Problem to solve: Look in the material below for the line with "organism: Arabidopsis thaliana" and the line with "sample: Temporal Lobe", then set down exactly those two lines and all lines between, nothing more.

┌──

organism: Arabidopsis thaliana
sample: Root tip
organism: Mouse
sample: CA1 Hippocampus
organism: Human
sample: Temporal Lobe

└──
┌──

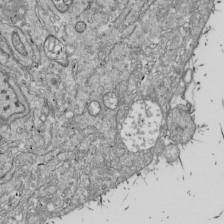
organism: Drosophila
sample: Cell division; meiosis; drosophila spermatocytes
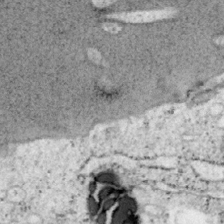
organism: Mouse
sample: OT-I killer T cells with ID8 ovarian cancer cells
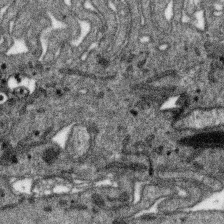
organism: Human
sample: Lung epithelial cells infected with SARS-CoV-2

└──

Result of this task:
organism: Arabidopsis thaliana
sample: Root tip
organism: Mouse
sample: CA1 Hippocampus
organism: Human
sample: Temporal Lobe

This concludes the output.